Lampung Tengah — Kejaksaan Negeri (Kejari) Lampung Tengah resmi menerima pelimpahan tersangka dan barang bukti (Tahap II) perkara narkotika dari Direktorat Tindak Pidana Narkoba Bareskrim Polri. Kasus ini tergolong pengungkapan besar dengan barang bukti sabu mendekati 8 kilogram yang diduga berasal dari jaringan terorganisir lintas daerah.
Dalam perkara tersebut, aparat penegak hukum menetapkan tiga orang tersangka, yakni Meyka Saputra, Ari Setiawan alias Cilok, serta M. Andri Dwi Saputra yang penanganannya dipisahkan dalam berkas berbeda. Sementara itu, dua nama lain yang diduga kuat terlibat dalam jaringan, yakni Bayu Wicaksono alias Ncek dan Erik, masih dalam status Daftar Pencarian Orang (DPO).

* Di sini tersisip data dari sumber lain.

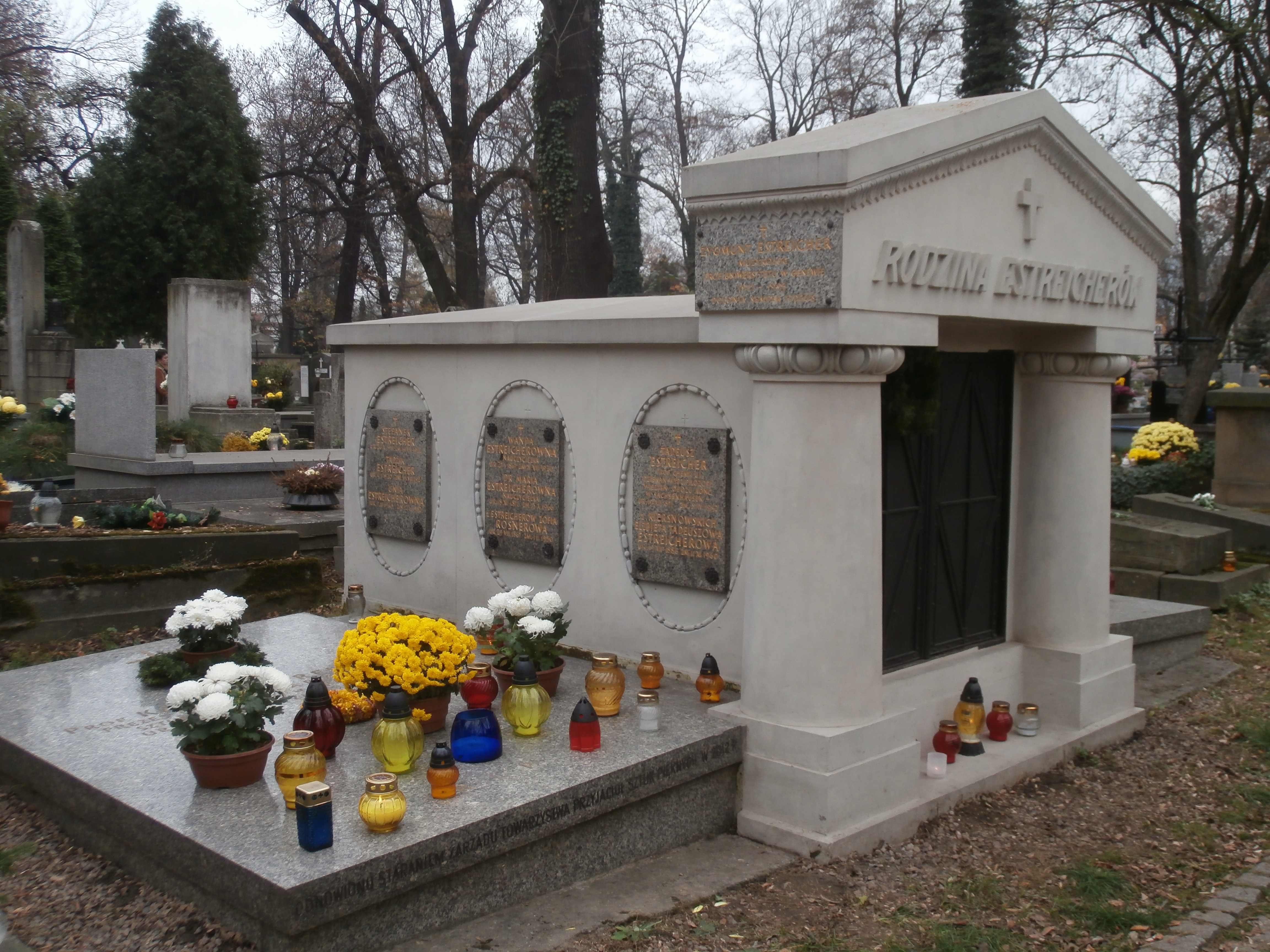 Grobowiec Estreicherów na Cmentarzu Rakowickim w Krakowie (stan po renowacji).

Kepala Seksi Intelijen Kejari Lampung Tengah, Alfa Dera, mewakili Kepala Kejaksaan Negeri Rita Susanti, menegaskan bahwa perkara ini menjadi atensi serius karena besarnya barang bukti serta pola peredaran yang terstruktur.
“Sejak awal perkara ini ditangani langsung oleh Mabes Polri karena skalanya besar. Setelah Tahap II, Jaksa Penuntut Umum akan segera melanjutkan proses penuntutan secara maksimal,” ujar Alfa Dera, Kamis (18/12/2025).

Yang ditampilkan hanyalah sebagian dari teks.